4/19/2004

openit

For a while now I have been using a very useful one-off script I wrote which I call 'openit'. You provide it with the dotted name of any python package or module, and it opens it in your editor. You don't have to worry whether the module is in the stdlib, in your sitepackages, or somewhere else on your pythonpath.

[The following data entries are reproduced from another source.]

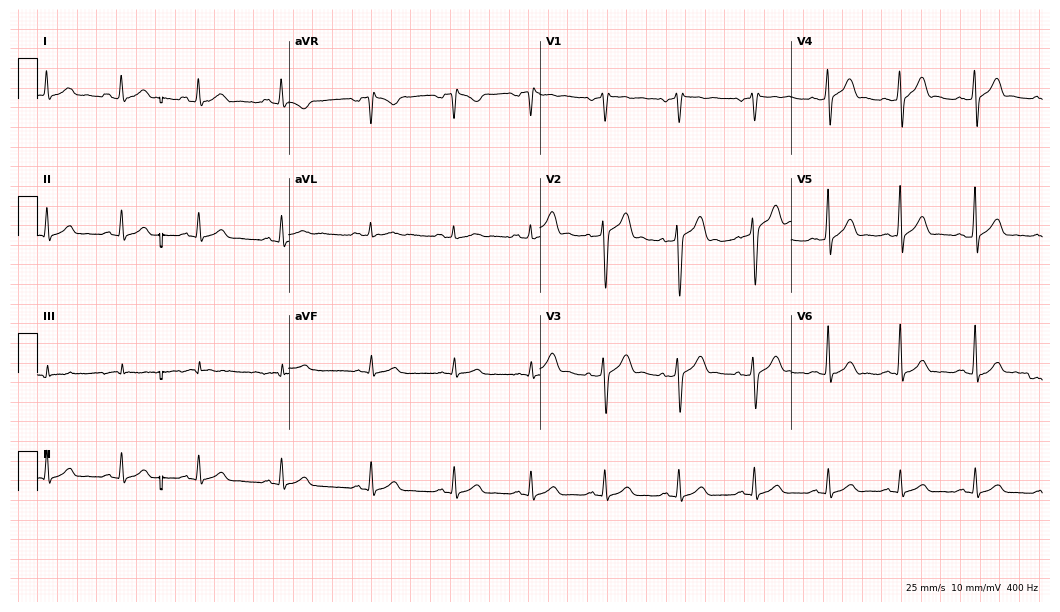
Standard 12-lead ECG recorded from a male, 38 years old (10.2-second recording at 400 Hz). None of these six findings is recorded: first-degree AV block, right bundle branch block (RBBB), left bundle branch block (LBBB), sinus bradycardia, atrial fibrillation (AF), sinus tachycardia.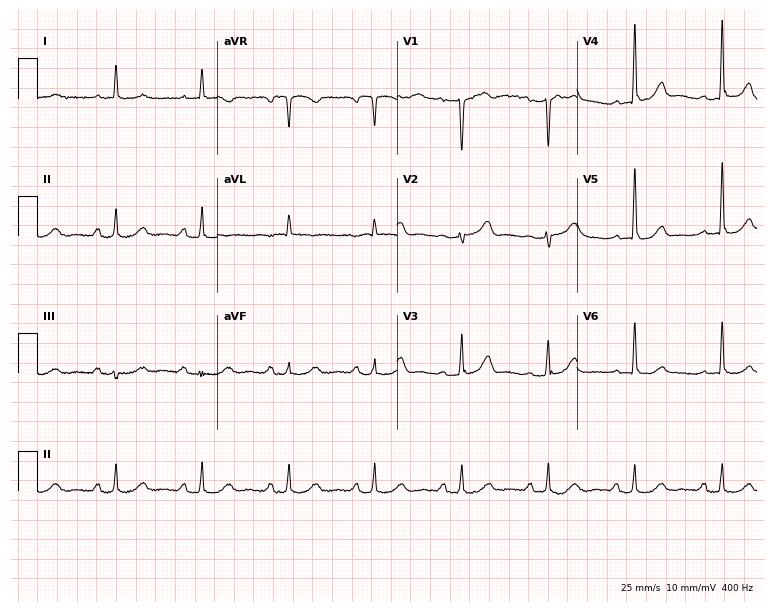
ECG (7.3-second recording at 400 Hz) — a 69-year-old woman. Findings include first-degree AV block.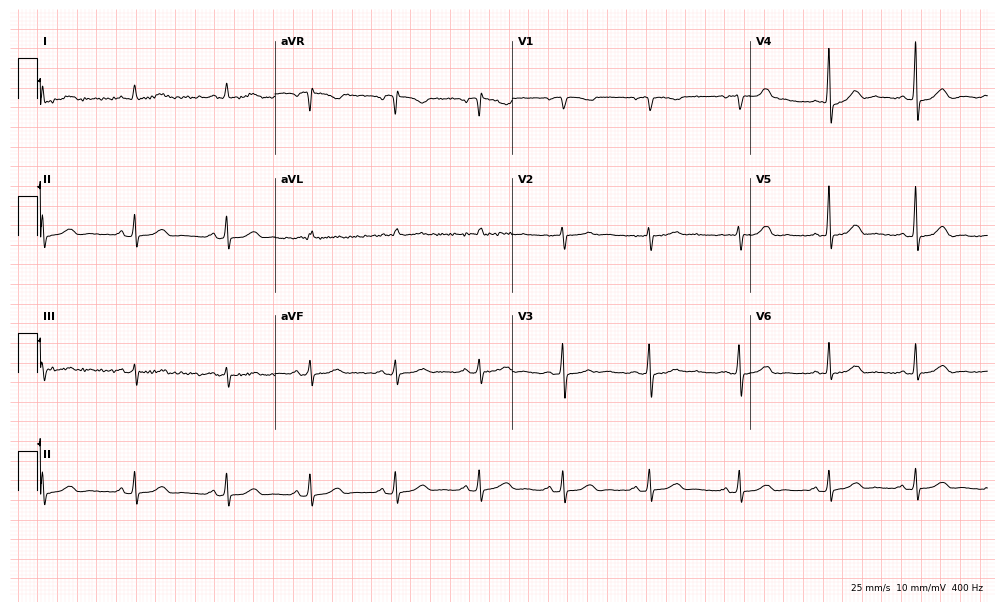
Electrocardiogram (9.7-second recording at 400 Hz), a female patient, 55 years old. Overall reading on record: normal ECG.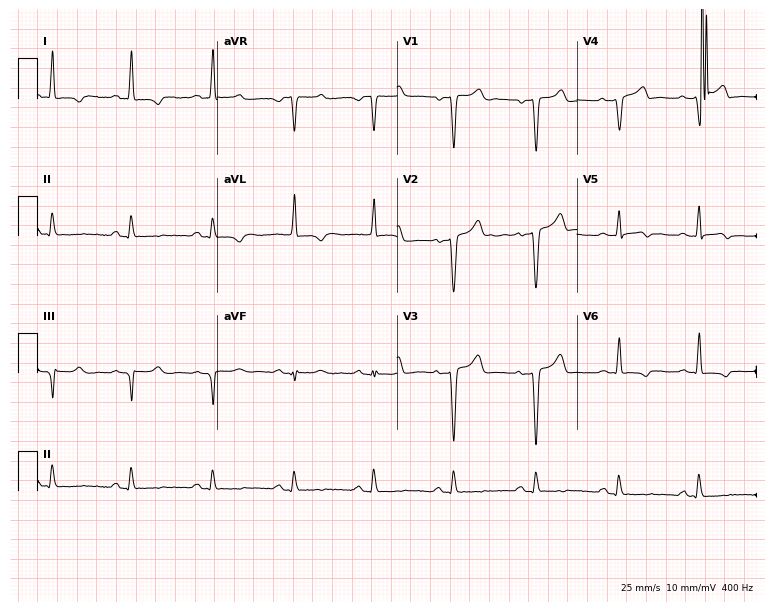
Standard 12-lead ECG recorded from a 50-year-old woman (7.3-second recording at 400 Hz). None of these six findings is recorded: first-degree AV block, right bundle branch block, left bundle branch block, sinus bradycardia, atrial fibrillation, sinus tachycardia.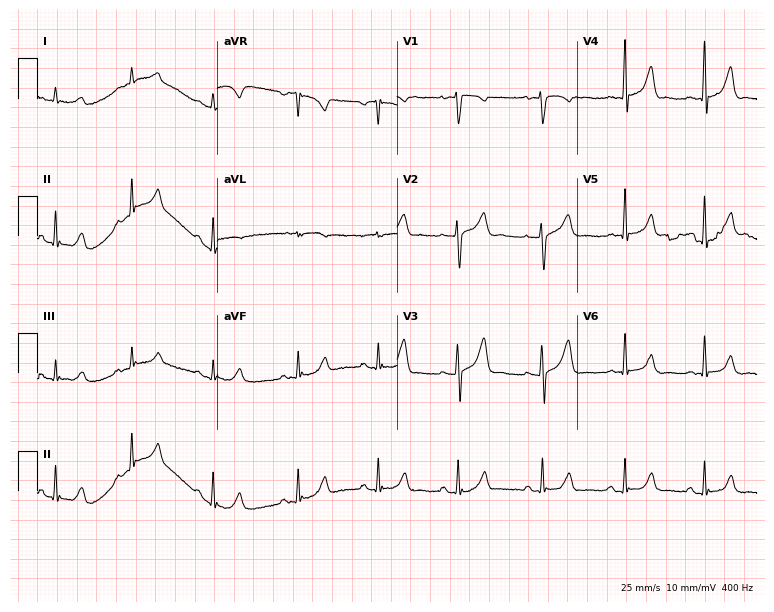
Standard 12-lead ECG recorded from a woman, 52 years old (7.3-second recording at 400 Hz). Read as a normal ECG.

I have been using it more and more recently, and the implementation is trivial, so I thought I would share it here:




#!/usr/bin/python

import os, sys

numargs = len(sys.argv)
if numargs == 1 or numargs > 2:
print """Usage: %s modulename""" % sys.argv[0]
sys.exit()

from twisted.python import reflect

obj = reflect.namedAny(sys.argv[1])

fileName = obj.__file__
if fileName[-1] == 'c':
fileName = fileName[:-1]

os.system("open %s" % fileName)


This implementation uses twisted.python because it is convenient, but the implementation of namedAny is short enough that you could really just copy it into the script if you wanted to. It also uses the Mac OS X specific 'open' command, so you will have had to tell the Finder which application you want to edit .py files. If you are on any other OS besides OS X, you can replace the open command with $EDITOR or whatever command you use to edit a file with your editor of choice.



2 comments:

Mark Eichin said...

I got as far as this "pyless" script:
#!/usr/bin/python
import os, sys
os.spawnlp(os.P_WAIT, "less", "less", __import__(sys.argv[1]).__file__.replace(".pyc",".py"))
before realizing (1) how perlish it looked (2) that I'm already in emacs most of the time, and I'd need a python-mode/comint of some sort to do what I really wanted, namely pop it up in emacs (maybe just using emacsclient there is sufficient, though. or os.getenv("PAGER")...)

Stephen Thorne said...

What you need is to incorporate this with ctags! So you can generate a super-tagfile that respects module, classes and function identifiers.
Both vim and emacs support ctags.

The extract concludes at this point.